Any forward-looking statement speaks only as of the date on which it was made, and except as may be required by applicable securities laws, Bluestone disclaims any intent or obligation to update any forward-looking statement, whether as a result of new information, future events or results or otherwise. Although Bluestone believes that the assumptions inherent in the forward-looking statements are reasonable, forward-looking statements are not guarantees of future performance and accordingly undue reliance should not be put on such statements due to their inherent uncertainty. There can be no assurance that forward-looking statements will prove to be accurate, and actual results and future events could differ materially from those anticipated in such statements.
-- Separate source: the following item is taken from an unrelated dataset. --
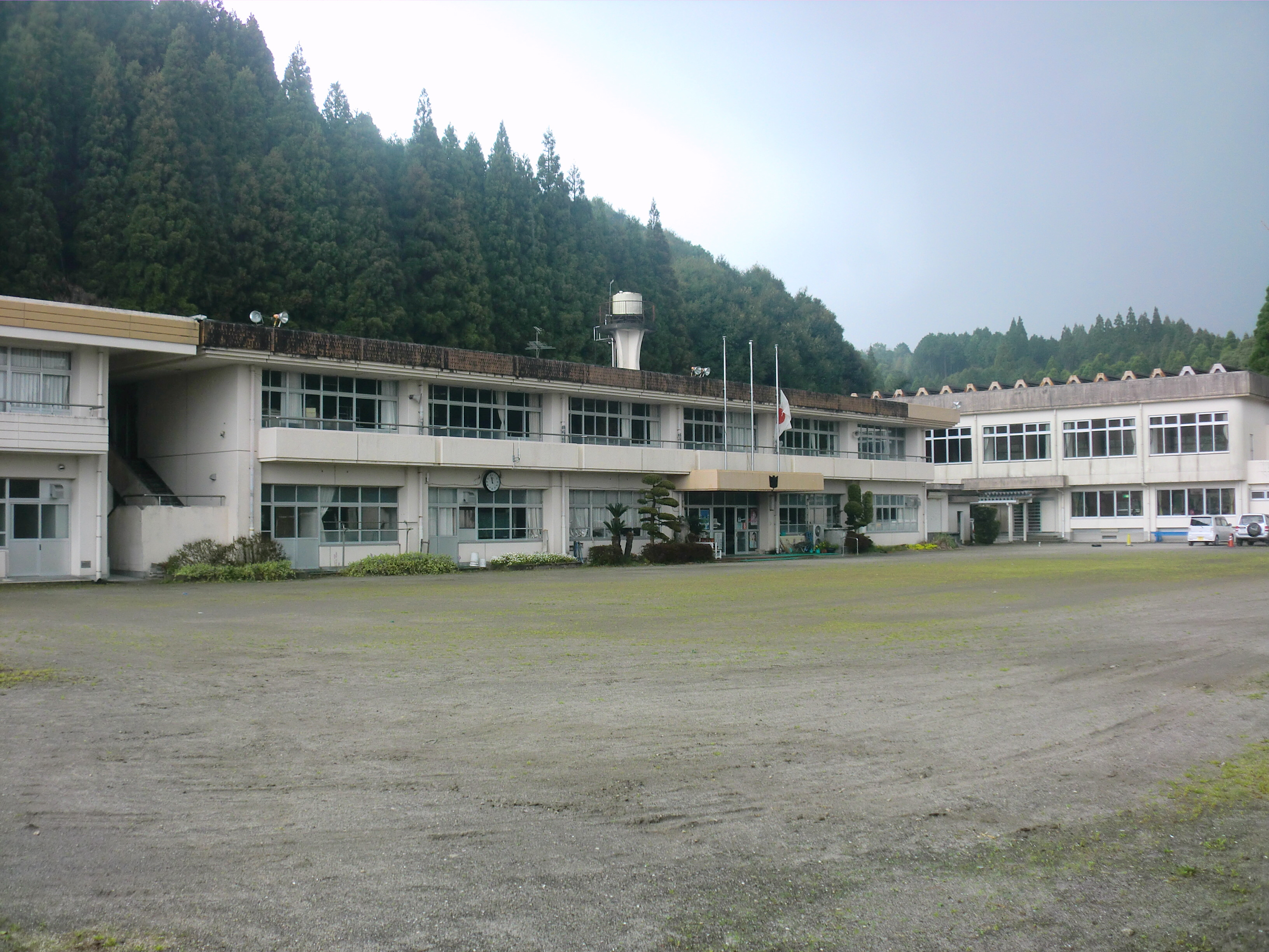 日置市にあった日置市立皆田（かいだ）小学校
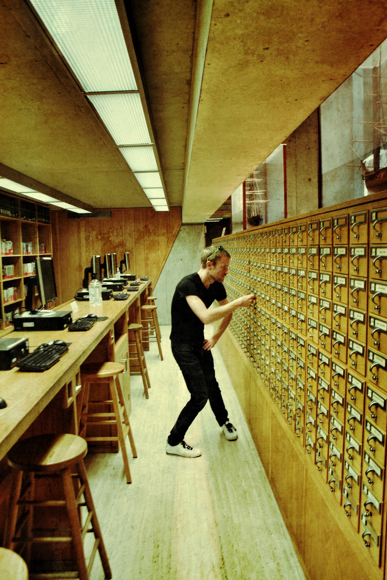 card catalog

Non-IFRS Financial Performance Measures
The Company has included certain non-International Financial Reporting Standards (“IFRS”) measures in this news release. The Company believes that these measures, in addition to measures prepared in accordance with IFRS, provide investors an improved ability to evaluate the underlying performance of the Company and to compare it to information reported by other companies. The non-IFRS measures are intended to provide additional information and should not be considered in isolation or as a substitute for measures of performance prepared in accordance with IFRS. These measures do not have any standardized meaning prescribed under IFRS, and therefore may not be comparable to similar measures presented by other issuers.
All-in sustaining costs
The Company believes that all-in sustaining costs (“AISC”) more fully defines the total costs associated with producing gold.
The Company calculates AISC as the sum of refining costs, third party royalties, site operating costs, sustaining capital costs and closure capital costs all divided by the gold ounces sold to arrive at a per ounce amount. Other companies may calculate this measure differently as a result of differences in underlying principles and policies applied. Differences may also arise due to a different definition of sustaining versus non-sustaining capital.
ASIC and costs are calculated based on the definitions published by the World Gold Council (“WGC”) (a market development organization for the gold industry comprised of and funded by 18 gold mining companies from around the world). The WGC is not a regulatory organization.